The findings showed that internet users in internet cafés were surprisingly similar in urban and rural areas. However, some small differences between urban and rural internet users existed, in that the users are becoming more “elite” in the rural regions, where access was scarce. Rural users tended to be younger and better educated and they were willing to spend relatively more money on internet use. They were also, to some degree, using the internet for more “instrumental” purposes, such as research and information seeking. Bjørn and Stein (2007) pointed out another, more obvious difference, “gender digital divide”, showing that the share of female users is considerably lower in rural regions.
In a study by McNamara (2008), the survey questionnaire was given to a sample of 181 individuals and key informants in rural communities, from nine villages located in three districts in Tanzania, These were Bagamoyo, Njombe and Moshi Rural. The questionnaires were complemented by focus group discussions with districts officers and planning officers and round-table discussions with key stakeholders from government, civil society organisations, private sector and academia, as well as development partners and practitioners.
McNamara‟s (2008) findings were that ICTs commonly used by the rural poor in the selected districts were radio, mobile phone and television. Very few people used internet, email and fax. The study pointed out that ICTs contributed to improving rural livelihoods through improved business (17%), increased access to education (3%), ease of communication (50%) and increased access to key information (30%). McNamara (2008) pointed out challenges for effective utilisation to ICT, which included resistance from users because of culture, traditions and economic hardship, which restrict people from using ICTs. The rural community believes that ICTs have brought some negative impacts to society, including distortion of culture and an increase in violence and crime.

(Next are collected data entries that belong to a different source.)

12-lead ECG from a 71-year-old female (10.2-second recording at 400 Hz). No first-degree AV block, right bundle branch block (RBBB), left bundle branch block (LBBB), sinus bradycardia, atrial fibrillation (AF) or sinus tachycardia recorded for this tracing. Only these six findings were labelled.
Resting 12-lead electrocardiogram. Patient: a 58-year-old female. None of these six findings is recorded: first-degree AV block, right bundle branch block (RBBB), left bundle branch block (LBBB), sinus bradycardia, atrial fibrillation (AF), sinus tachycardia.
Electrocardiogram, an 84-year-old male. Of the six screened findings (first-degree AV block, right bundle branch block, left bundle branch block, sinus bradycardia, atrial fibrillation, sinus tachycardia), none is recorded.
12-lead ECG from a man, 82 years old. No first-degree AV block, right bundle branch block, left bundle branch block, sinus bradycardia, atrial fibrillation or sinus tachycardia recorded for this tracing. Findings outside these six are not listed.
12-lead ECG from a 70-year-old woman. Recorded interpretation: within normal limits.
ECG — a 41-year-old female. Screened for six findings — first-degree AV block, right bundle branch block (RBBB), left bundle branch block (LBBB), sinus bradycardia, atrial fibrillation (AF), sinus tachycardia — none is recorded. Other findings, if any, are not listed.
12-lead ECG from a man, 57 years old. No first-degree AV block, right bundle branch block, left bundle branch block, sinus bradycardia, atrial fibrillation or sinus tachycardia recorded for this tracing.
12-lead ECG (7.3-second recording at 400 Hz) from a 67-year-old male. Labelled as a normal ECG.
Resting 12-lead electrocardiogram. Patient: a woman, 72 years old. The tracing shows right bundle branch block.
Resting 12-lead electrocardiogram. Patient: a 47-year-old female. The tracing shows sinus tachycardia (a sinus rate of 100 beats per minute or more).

McNamara (2008) recommended that the government should invest in ICT infrastructure in rural areas and provide incentives to individuals willing to invest in ICTs in rural areas, through private-public partnerships. The government should control programmes broadcast on television and radio, to preserve the national culture. The cost of radio batteries should also be controlled. The study recommended that the price of mobile phone devices and air-time vouchers should be reduced to allow more rural communities to access them.